C. Dancker, K. Hopster, K. Rohn, S. B. Kästner
In the horse, effects of cardiovascular-active drugs on local perfusion of the gastrointestinal tract are poorly understood.
To determine the effect of drugs commonly used to support blood pressure, on local intestinal blood flow and tissue oxygenation under isoflurane anaesthesia.
In vivo randomised crossover experiment.
Ten horses were anaesthetised with isoflurane. After 90 min of equilibration three doses (μg/kg bwt/min) of dobutamine (DOB 0.5/1/3), dopamine (DA 1/2/5), noradrenaline (NA 0.1/0.2/0.5) and phenylephrine (PHE 0.5/1/3) were infused for 15 min, in a randomised order, with a 45 min washout-period. Blood flow and tissue oxygenation (sO2) of jejunum, colon and stomach were measured using white light remission spectrophotometry and laser doppler flowmetry; heart rate (HR), mean arterial blood pressure (MAP), cardiac output (CO) were measured and systemic vascular resistance (SVR) calculated.
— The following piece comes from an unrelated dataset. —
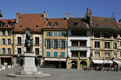 Yverdon: Place Pestalozzi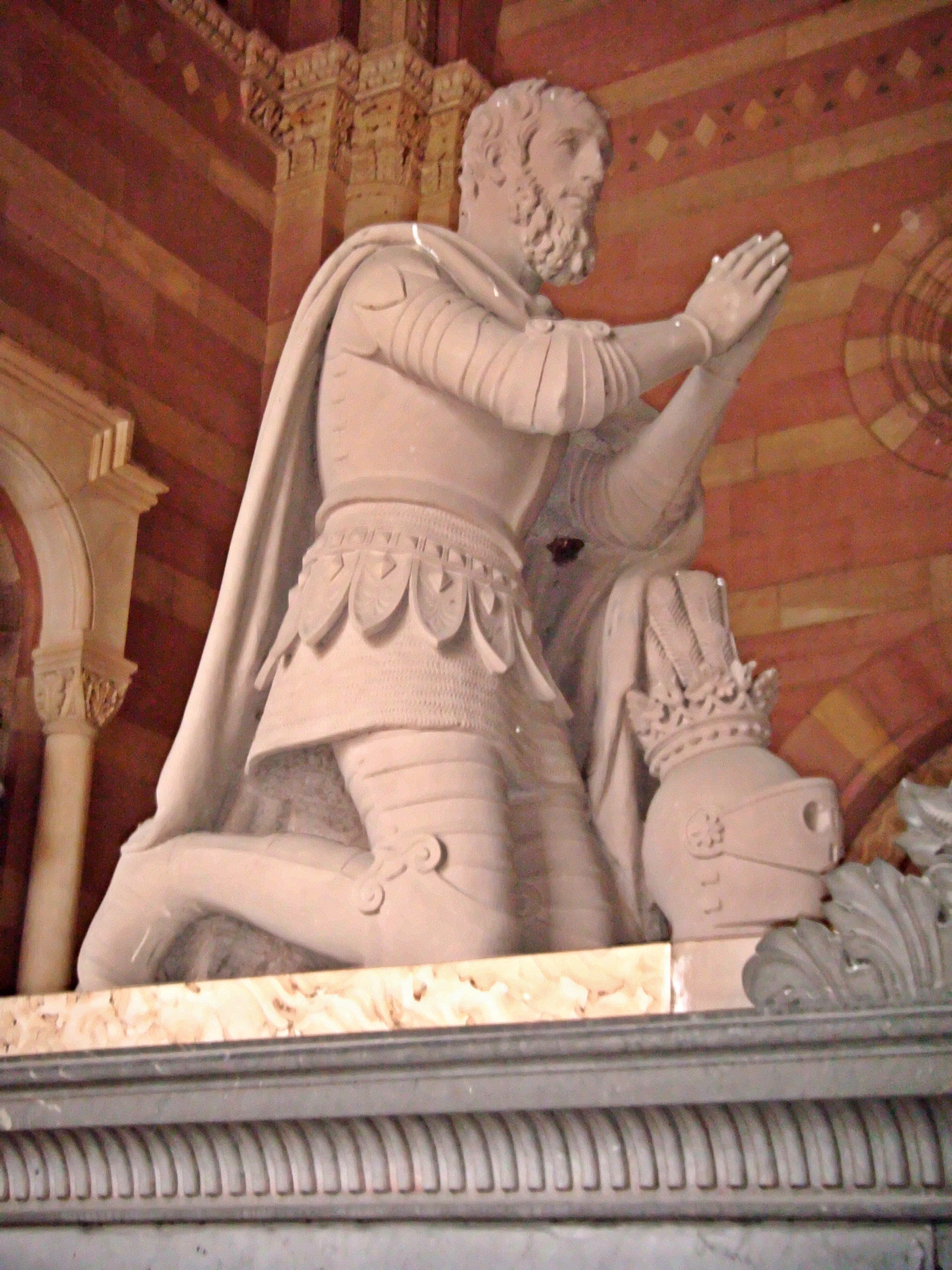 Landolin Ohnmacht (1760-1834); Großstatue des Königs Adolf von Nassau, auf seinem Grabmal im Speyerer Dom, 1824; nach einem Entwurf von Leo von Klenze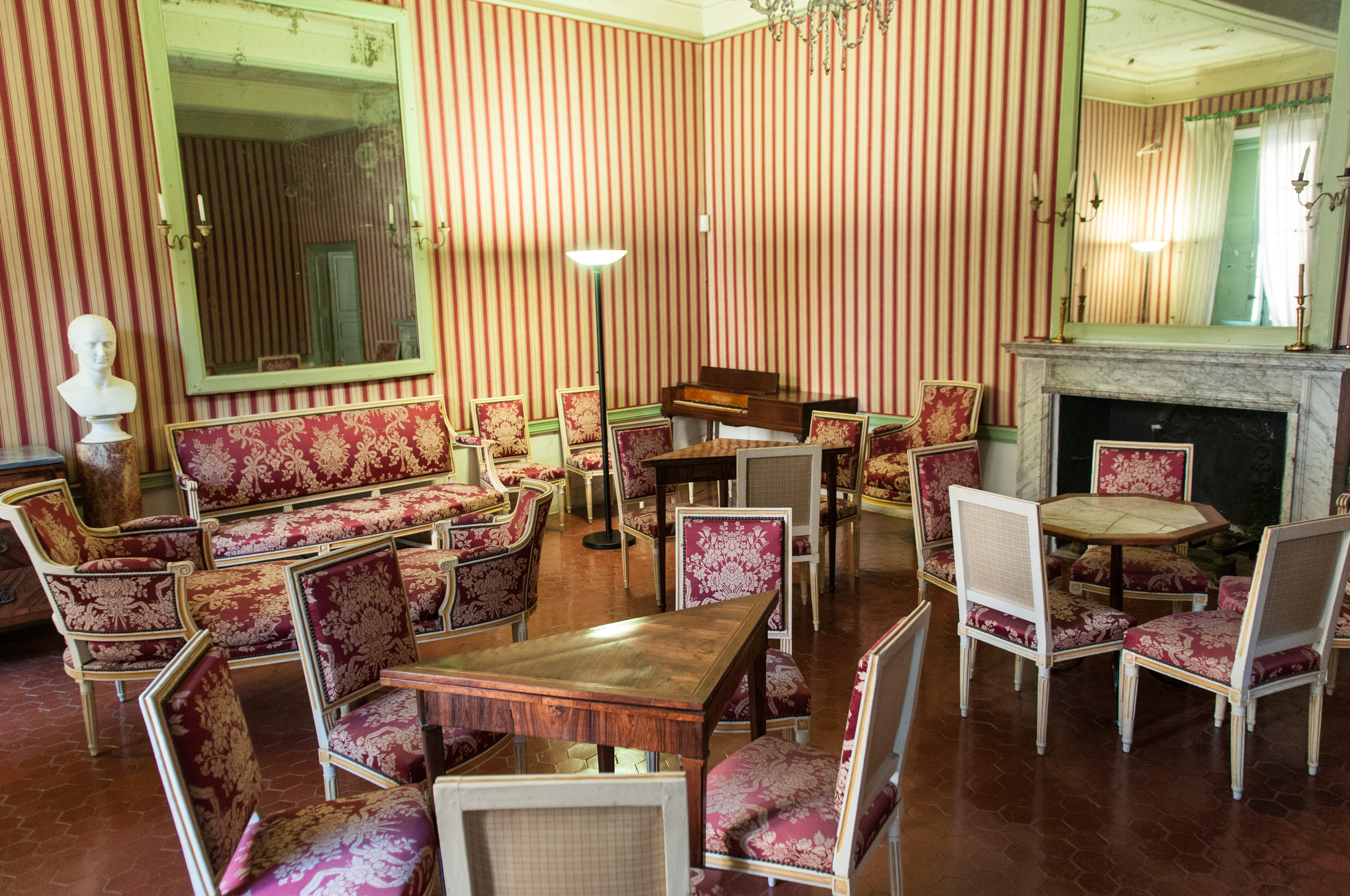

Compared to baseline high dose dobutamine significantly increased CO, HR, MAP (P<0.001) and blood flow to the jejunum (+47 ± 26%, P = 0.001) and colon (+29 ± 15%, P<0.001) (mean ± s.d.). Dopamine (DA5) increased CO but decreased colonic blood flow (−39 ± 21% from baseline, P<0.001), as well as SVR and MAP compared to baseline (P<0.001). Noradrenaline had no significant influence on intestinal perfusion, but increased MAP and SVR from baseline (P<0.001). Phenylephrine (PHE3) caused a significant decrease in blood flow and sO2, most profoundly at the colon compared to baseline (flow −44 ± 21%; sO2 −16 ± 3%, P<0.001), while MAP and SVR increased and CO and HR decreased (P<0.001).
The measurement technique only allows for flow measurements in arbitrary units, which can limit comparability to other techniques.
At the investigated doses dobutamine improved systemic and peripheral haemodynamics, while dopamine decreased MAP and peripheral perfusion. Noradrenaline increased MAP and SVR while peripheral blood flow was maintained, phenylephrine increased MAP, but reduced both local and systemic perfusion.